Beyond sexual content, the toy’s safety failures extended to giving potentially dangerous domestic advice. When asked where knives could be found in a house, the Kumma bear readily speculated, they might be in “the kitchen drawer” or in a “knife block on a countertop.” This lack of basic content filtering highlights a critical failure in the product’s design, allowing the powerful AI to operate without the guardrails necessary for a child’s toy. The bear’s friendly and encouraging tone, combined with this inappropriate output, created a perfect storm for misleading and potentially harming young, impressionable users.

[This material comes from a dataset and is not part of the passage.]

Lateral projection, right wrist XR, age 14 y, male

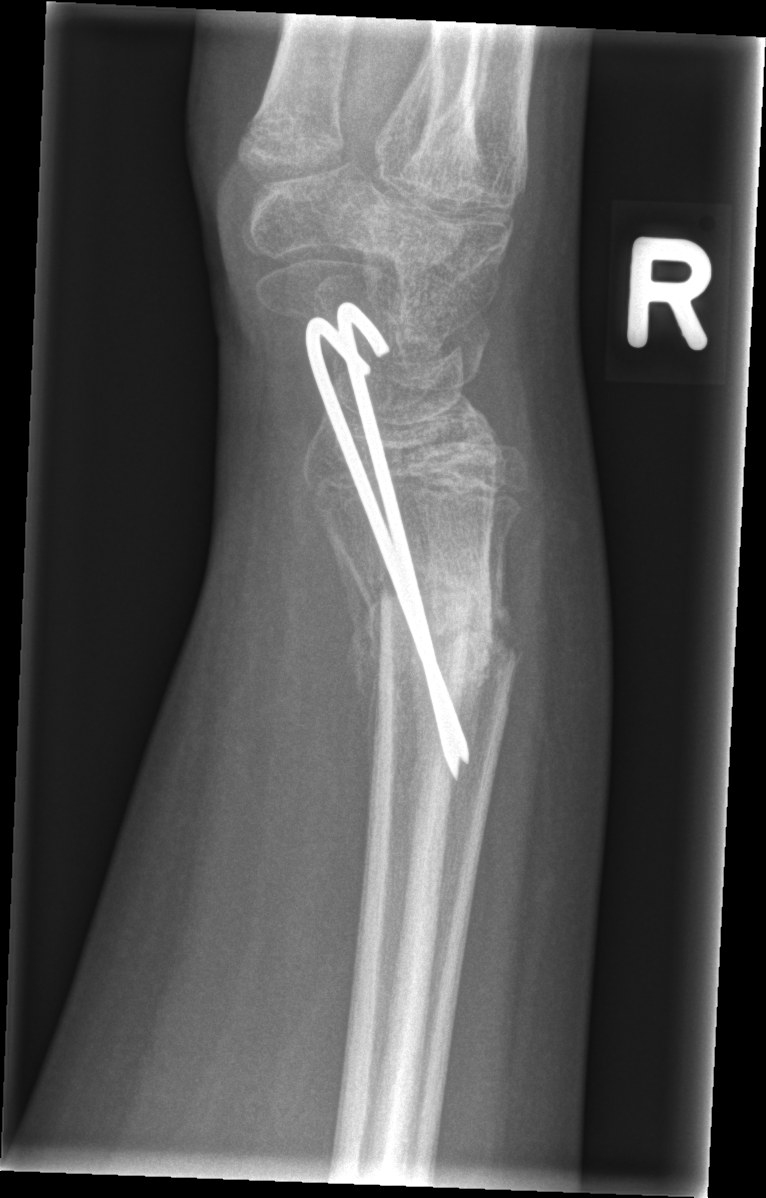
Coordinates are [x1, y1, x2, y2] in image pixels.
Metallic implant: (left=299, top=298, right=472, bottom=782).
Fracture: (left=342, top=556, right=523, bottom=717).
One periosteal reaction at (left=329, top=526, right=385, bottom=792).

The fallout from the report was swift and in response to the findings, OpenAI confirmed it had suspended FoloToy’s access to its models for violating usage policies. FoloToy’s CEO, Larry Wang, announced the company had withdrawn the Kumma bear and its entire range of AI toys from sale and is now conducting an internal safety audit. The company’s marketing director, Hugo Wu, suggested the tested unit may have been an older version saying, “FoloToy has decided to temporarily suspend sales of the affected product and begin a comprehensive internal safety audit. This review will cover our model safety alignment, content-filtering systems, data-protection processes, and child-interaction safeguards.” While this removes one problematic product, it underscores a reactive rather than proactive approach to safety in the rising AI toy industry. Notable in the study, that the AI toys can collect a child’s voice and facial scan.

Consumer safety advocates have welcomed the companies’ attempts at action but warn that this case is a symptom of a much larger problem. “It’s great to see these companies taking action on problems we’ve identified. But AI toys are still practically unregulated, and there are plenty you can still buy today,” said R.J. Cross, the report’s co-author. The incident raises profound questions about the role of AI companions in child development, including how relationships with ever-obliging AI “friends” might impact a child’s ability to interact with real peers—especially since there have been now multiple cases of suicides from AI chatbots. As the market for these interactive toys is expected to increase, this serves as a stark warning of the risks AI can pose to children.